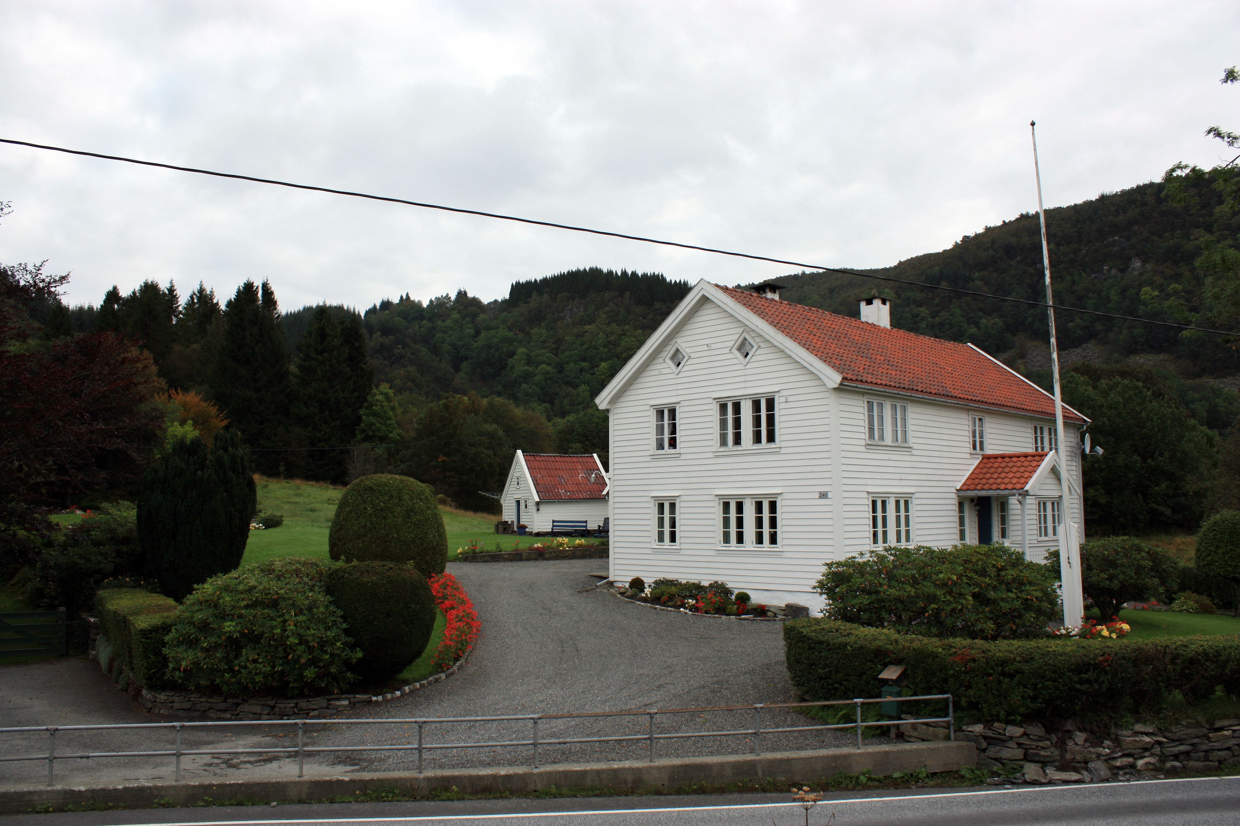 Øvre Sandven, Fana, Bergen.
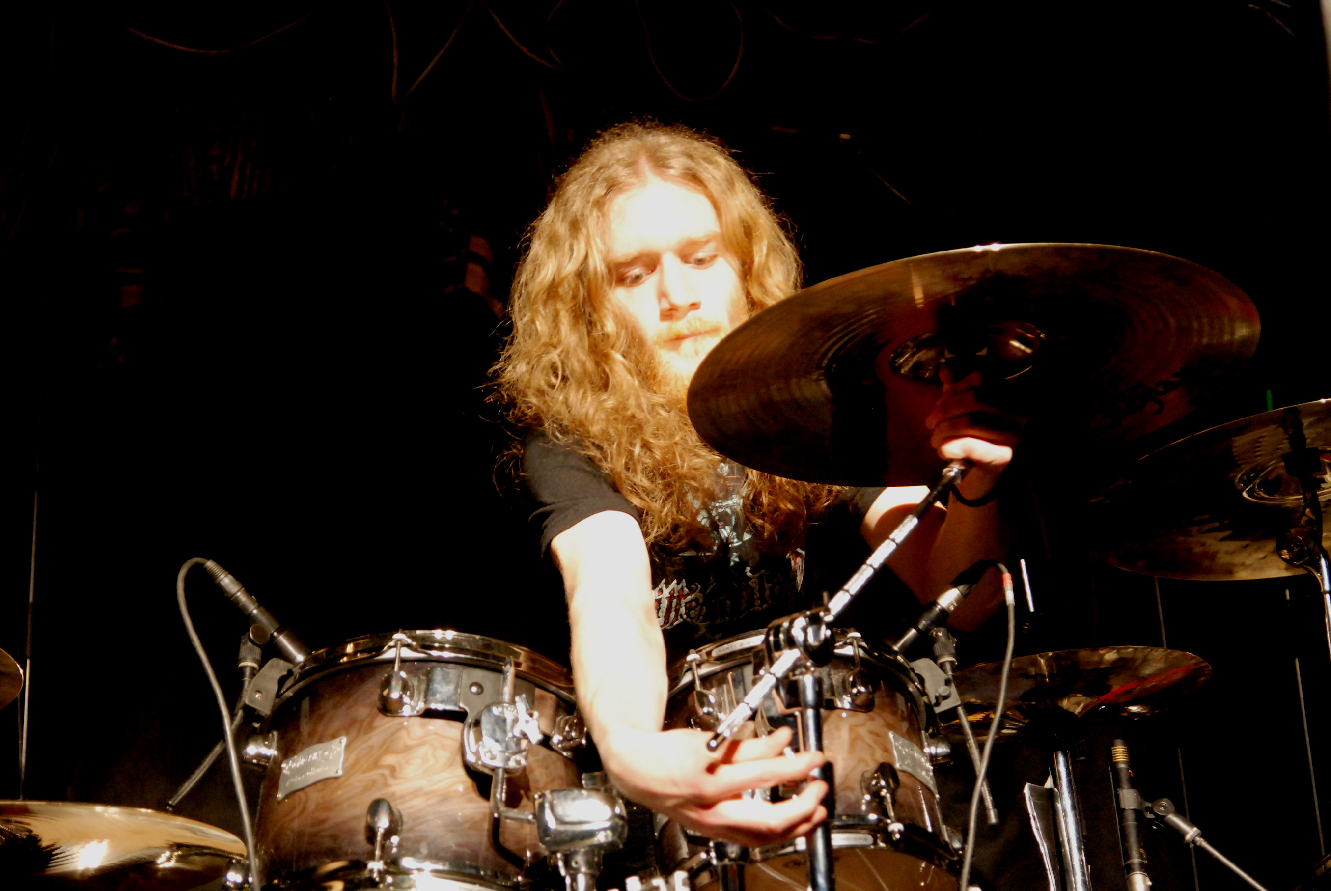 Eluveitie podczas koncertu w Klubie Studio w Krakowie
* * *
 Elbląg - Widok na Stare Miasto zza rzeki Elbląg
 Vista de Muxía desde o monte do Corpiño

» Exercise goal: Could you set down, exactly as written, the lines above between the one holding "Elbląg - Widok" and the one holding "Vista de Muxía desde o monte do Corpiño", inclusive, and nothing more?

» Written answer:
 Elbląg - Widok na Stare Miasto zza rzeki Elbląg
 Vista de Muxía desde o monte do Corpiño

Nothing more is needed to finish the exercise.